MIT’s BiDi screen enables gestural control of on-screen objects

Most of current touch screen displays uses capacitive sensing, where the proximity of a finger disrupts the electrical connection between sensors in the screen. A competing approach, which uses embedded optical sensors to track the movement of the user’s fingers, is just now coming to market. The researchers at MIT’s Media Lab went a step further by using such sensors in order to turn displays into giant lensless cameras. Matthew Hirsch, a PhD candidate at the Media Lab who, along with Media Lab professors Ramesh Raskar and Henry Holtzman and visiting researcher Douglas Lanman, developed the new BiDi Screen – a thin, depth-sensing LCD for 3D interaction which uses light fields.

Some experimental systems (such as Microsoft’s Natal) use small cameras embedded in a display to capture information about gestures. But because the cameras are offset from the center of the screen, they don’t work well at short distances, thus they can’t provide a seamless transition needed in close range screen interactions. Cameras set far enough behind the screen can provide that transition, as they do in Microsoft’s SecondLight, but they add to the display’s thickness and require costly hardware to render the screen alternately transparent and opaque.

“The goal with this is to be able to incorporate the gestural display into a thin LCD device” — like a cell phone — “and to be able to do it without wearing gloves or anything like that,” Hirsch says.

The simplest way to explain how the system works, Lanman says, is to imagine that, instead of an LCD, an array of pinholes is placed in front of the sensors. Light passing through each pinhole will strike a small block of sensors, producing a low-resolution image. Since each pinhole image is taken from a slightly different position, all the images together provide a good deal of depth information about whatever lies before the screen. An array of liquid crystals could simulate a sheet of pinholes simply by displaying a pattern in which, say, the central pixel in each 19-by-19 block of pixels is white (transparent) while all the others are black.

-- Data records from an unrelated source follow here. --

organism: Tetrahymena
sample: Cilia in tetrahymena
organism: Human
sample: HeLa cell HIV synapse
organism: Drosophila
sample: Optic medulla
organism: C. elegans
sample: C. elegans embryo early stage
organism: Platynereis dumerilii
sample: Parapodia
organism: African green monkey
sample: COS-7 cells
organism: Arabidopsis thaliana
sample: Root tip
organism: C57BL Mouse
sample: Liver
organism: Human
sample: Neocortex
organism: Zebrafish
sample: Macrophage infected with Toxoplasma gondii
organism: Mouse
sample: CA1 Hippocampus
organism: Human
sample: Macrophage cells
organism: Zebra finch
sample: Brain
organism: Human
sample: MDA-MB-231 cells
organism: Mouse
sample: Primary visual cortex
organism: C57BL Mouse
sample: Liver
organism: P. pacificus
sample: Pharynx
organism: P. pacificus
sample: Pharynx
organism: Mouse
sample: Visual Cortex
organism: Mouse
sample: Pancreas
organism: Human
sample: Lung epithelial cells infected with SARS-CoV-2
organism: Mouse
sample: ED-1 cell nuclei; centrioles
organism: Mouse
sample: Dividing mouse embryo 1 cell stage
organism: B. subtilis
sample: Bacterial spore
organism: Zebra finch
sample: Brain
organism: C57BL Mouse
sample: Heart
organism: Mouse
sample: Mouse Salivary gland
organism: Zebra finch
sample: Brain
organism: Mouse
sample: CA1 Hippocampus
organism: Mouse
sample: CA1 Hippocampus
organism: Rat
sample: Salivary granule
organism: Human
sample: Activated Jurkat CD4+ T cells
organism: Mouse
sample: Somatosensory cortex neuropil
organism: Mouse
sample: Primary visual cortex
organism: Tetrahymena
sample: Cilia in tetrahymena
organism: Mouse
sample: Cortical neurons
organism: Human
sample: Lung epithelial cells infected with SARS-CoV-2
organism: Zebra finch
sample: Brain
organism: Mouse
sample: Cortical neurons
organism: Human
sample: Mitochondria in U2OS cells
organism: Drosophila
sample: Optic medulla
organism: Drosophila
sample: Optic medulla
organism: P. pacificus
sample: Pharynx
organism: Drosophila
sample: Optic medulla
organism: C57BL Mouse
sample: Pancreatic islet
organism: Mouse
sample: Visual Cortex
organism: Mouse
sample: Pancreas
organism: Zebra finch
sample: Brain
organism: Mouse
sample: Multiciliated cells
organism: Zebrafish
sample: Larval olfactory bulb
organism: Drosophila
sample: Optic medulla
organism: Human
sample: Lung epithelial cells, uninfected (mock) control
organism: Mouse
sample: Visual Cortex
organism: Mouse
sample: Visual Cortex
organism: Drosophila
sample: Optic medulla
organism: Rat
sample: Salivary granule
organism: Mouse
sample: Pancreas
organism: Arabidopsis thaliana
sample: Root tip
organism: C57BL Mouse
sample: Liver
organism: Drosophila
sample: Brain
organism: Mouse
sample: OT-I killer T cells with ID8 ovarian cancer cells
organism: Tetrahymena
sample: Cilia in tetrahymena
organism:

The problem with pinholes, Lanman explains, is that they allow very little light to reach the sensors, so they require exposure times that are too long to be practical. So the LCD instead displays a pattern in which each 19-by-19 block is subdivided into a regular pattern of black-and-white rectangles of different sizes. Since there are as many white squares as black, the blocks pass much more light.

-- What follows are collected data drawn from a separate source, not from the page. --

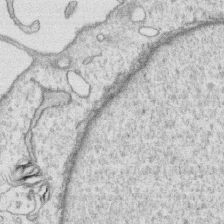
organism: Human
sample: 1205lu cells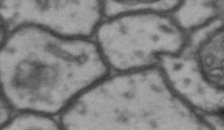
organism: Drosophila
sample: Brain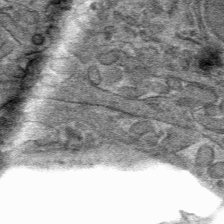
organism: Mouse
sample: Mouse hepatocytes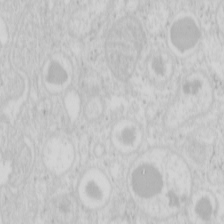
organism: Mouse
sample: Pancreas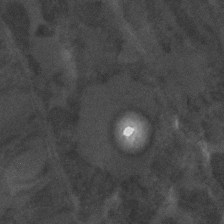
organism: C. elegans
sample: C. elegans embryo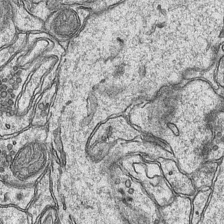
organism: Mouse
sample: CA1 Hippocampus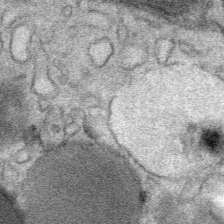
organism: Mouse
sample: Mouse Salivary gland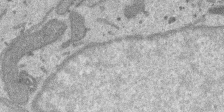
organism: Human
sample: Lung epithelial cells infected with SARS-CoV-2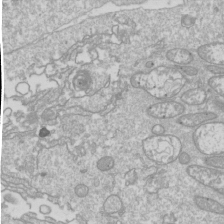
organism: Drosophila
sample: Cell division; meiosis; drosophila spermatocytes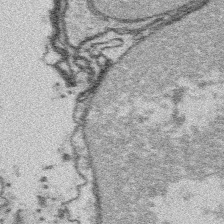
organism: Platynereis dumerilii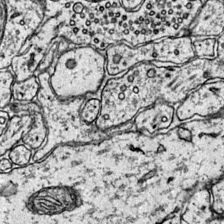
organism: Mouse
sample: Primary visual cortex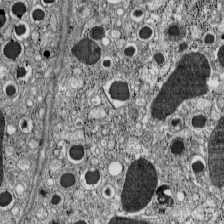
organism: C57BL Mouse
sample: Pancreatic islet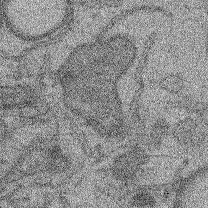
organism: Human
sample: HeLa cells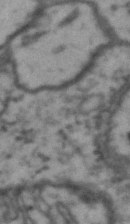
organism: Drosophila
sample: Brain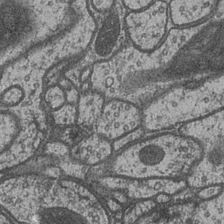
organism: Drosophila
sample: Optic medulla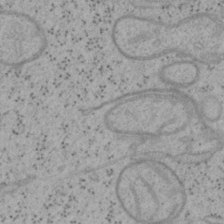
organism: Human
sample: HeLa cells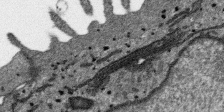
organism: Human
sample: Lung epithelial cells, uninfected (mock) control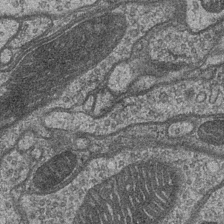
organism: Drosophila
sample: Optic medulla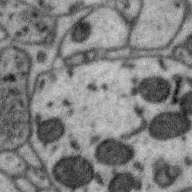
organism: Zebra finch
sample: Brain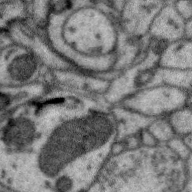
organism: Zebra finch
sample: Brain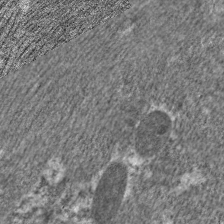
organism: C. elegans
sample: Pharynx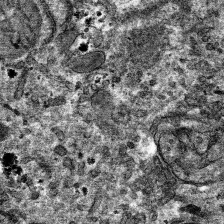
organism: Mouse
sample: Mouse hepatocytes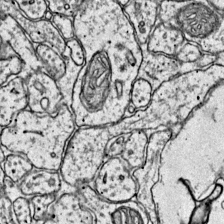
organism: Mouse
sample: Primary visual cortex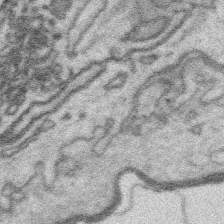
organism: Platynereis dumerilii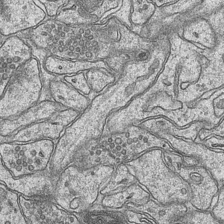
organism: Mouse
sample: CA1 Hippocampus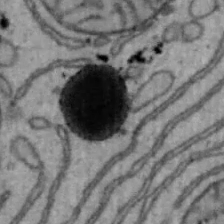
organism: Mouse
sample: Liver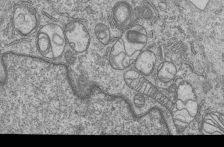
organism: Human
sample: MDA-MB-231 cells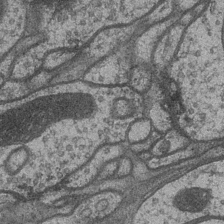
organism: Drosophila
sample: Optic medulla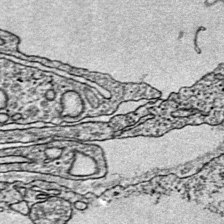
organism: Mouse
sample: Primary visual cortex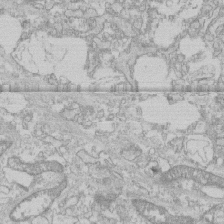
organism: Human
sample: CRL-1474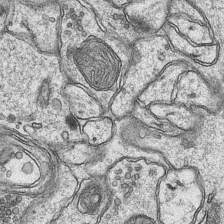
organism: Mouse
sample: CA1 Hippocampus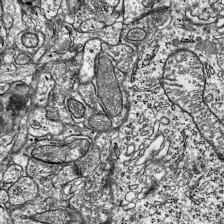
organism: Mouse
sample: Visual Cortex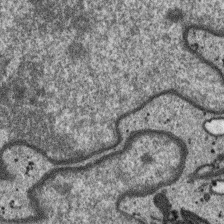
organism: Human
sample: Lung epithelial cells infected with SARS-CoV-2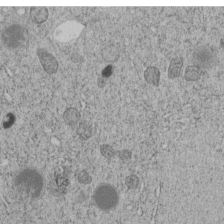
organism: C. elegans
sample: C. elegans embryo early stage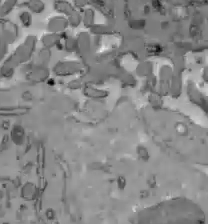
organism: C57BL Mouse
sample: Liver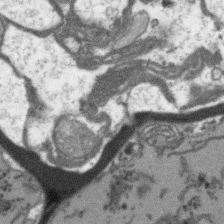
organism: Arabidopsis thaliana
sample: Root tip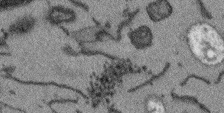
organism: Arabidopsis thaliana
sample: Root tip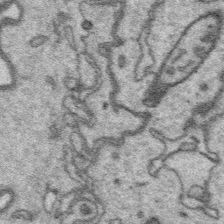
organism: Platynereis dumerilii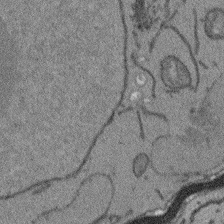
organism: Arabidopsis thaliana
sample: Root tip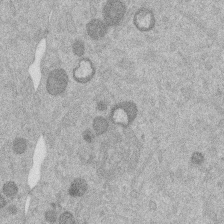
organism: Mouse
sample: Dividing mouse embryo 1 cell stage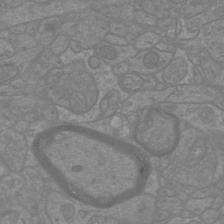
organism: Mouse
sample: Cortical neurons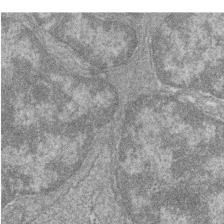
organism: Zebrafish
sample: Cilia; retinal pigment epithelium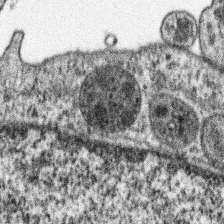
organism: Human
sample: HeLa cells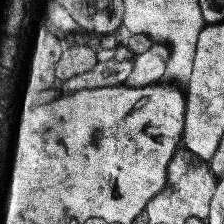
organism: Human
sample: Temporal Lobe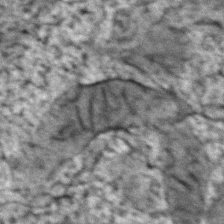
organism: Zebrafish
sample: Zebrafish embryo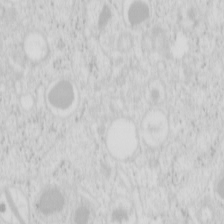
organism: Mouse
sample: Pancreas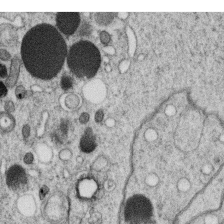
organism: C. elegans
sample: C. elegans oocyte; sperm cells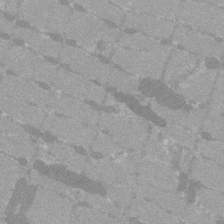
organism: C57BL Mouse
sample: Tibialis anterior muscle cell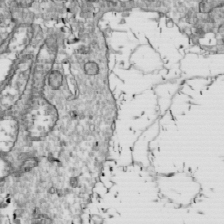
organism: Drosophila
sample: Cell division; meiosis; drosophila spermatocytes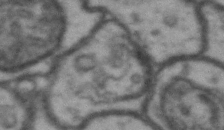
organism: Drosophila
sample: Brain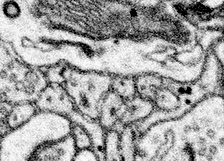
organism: Mouse
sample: Somatosensory cortex neuropil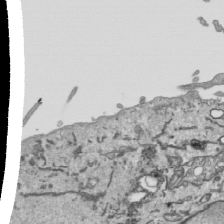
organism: Human
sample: Mitochondria in HCT116 cells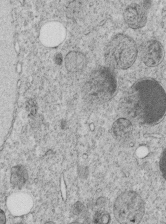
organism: C. elegans
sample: C. elegans embryo early stage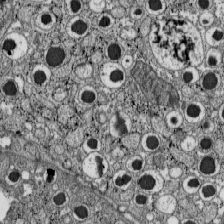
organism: C57BL Mouse
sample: Pancreatic islet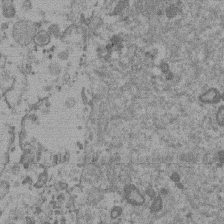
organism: Mouse
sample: Dividing mouse embryo 1 cell stage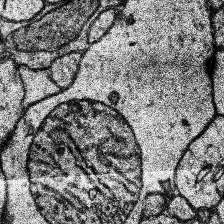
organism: Human
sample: Temporal Lobe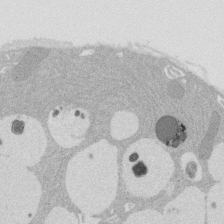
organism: Rat
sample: Salivary granule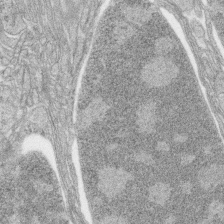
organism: Zebrafish
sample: synaptic ribbons in rod cells and cone cells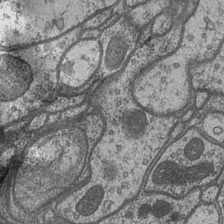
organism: Drosophila
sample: Optic medulla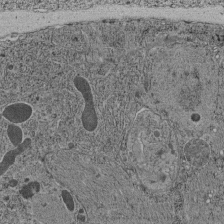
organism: C. elegans
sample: C. elegans pharynx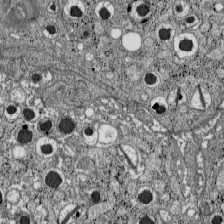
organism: C57BL Mouse
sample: Pancreatic islet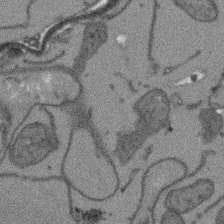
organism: Arabidopsis thaliana
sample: Root tip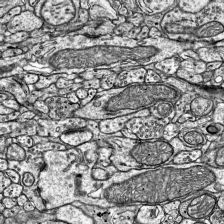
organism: Mouse
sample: Visual Cortex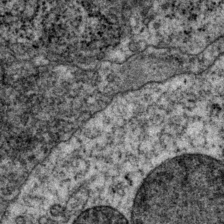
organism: P. pacificus
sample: Pharynx

The 19-by-19 blocks are all adjacent to each other, however, so the images they pass to the sensors overlap in a confusing jumble. But the pattern of black-and-white squares allows the system to computationally disentangle the images, capturing the same depth information that a pinhole array would, but capturing it much more quickly.

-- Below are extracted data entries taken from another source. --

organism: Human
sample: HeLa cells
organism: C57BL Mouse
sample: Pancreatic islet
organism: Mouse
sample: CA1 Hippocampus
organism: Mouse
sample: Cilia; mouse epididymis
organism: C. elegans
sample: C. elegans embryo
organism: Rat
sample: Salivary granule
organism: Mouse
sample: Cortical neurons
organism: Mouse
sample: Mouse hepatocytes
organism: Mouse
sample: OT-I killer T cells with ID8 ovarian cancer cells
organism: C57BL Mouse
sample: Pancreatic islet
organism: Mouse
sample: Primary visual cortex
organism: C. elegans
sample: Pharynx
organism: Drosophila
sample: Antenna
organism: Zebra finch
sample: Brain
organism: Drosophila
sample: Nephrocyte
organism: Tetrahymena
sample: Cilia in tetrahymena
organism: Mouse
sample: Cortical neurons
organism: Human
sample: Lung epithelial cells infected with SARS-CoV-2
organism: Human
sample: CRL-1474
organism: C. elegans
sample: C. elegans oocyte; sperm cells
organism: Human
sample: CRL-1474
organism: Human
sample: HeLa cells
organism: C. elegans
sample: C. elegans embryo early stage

The BiDi screen has several benefits over related techniques for imaging the space in front of a display. Chief among them is the ability to capture multiple orthographic images, with a potentially thin device, without blocking the backlight or portions of the display. Besides enabling lighting direction and depth measurements, these multi-view images support the creation of a true mirror, where the subject gazes into her own eyes, or a videoconferencing application in which the participants have direct eye contact, however, the limited resolution of the prototype does not produce imagery competitive with consumer webcams.

The BiDi screen requires separating the light-modulating and light-sensing layers, complicating the display design. In our prototype an additional 2.5 cm was added to the display thickness to allow the placement of the diffuser. In the future a large-format sensor could be accommodated within this distance, however the current prototype uses a pair of cameras placed about 1 m behind the diffuser – significantly increasing the device dimensions. Also, as the LCD is switched between display and capture modes, the proposed design will reduce the native frame rate. Image flicker will result unless the display frame rate remains above the flicker fusion threshold. Lastly, the BiDi screen requires external illumination, either from the room or a light-emitting widget, in order for its capture mode to function. Such external illumination reduces the displayed image contrast. This effect may be mitigated by applying an anti-reflective coating to the surface of the screen.

The Media Lab system requires an array of liquid crystals, as in an ordinary LCD display, with an array of optical sensors right behind it. The liquid crystals serve, in a sense, as a lens, displaying a black-and-white pattern that lets light through to the sensors. But that pattern alternates so rapidly with whatever the LCD is otherwise displaying that the viewer never notices it.

LCDs with built-in optical sensors are so new that the Media Lab researchers haven’t been able to procure any yet, but they mocked up a display in the lab to test their approach. Like some existing touch screen systems, the mockup uses a camera some distance from the screen to record the images that pass through the blocks of black-and-white squares. In experiments in the lab, the researchers showed that they could manipulate on-screen objects using hand gestures and move seamlessly between gestural control and ordinary touch screen interactions.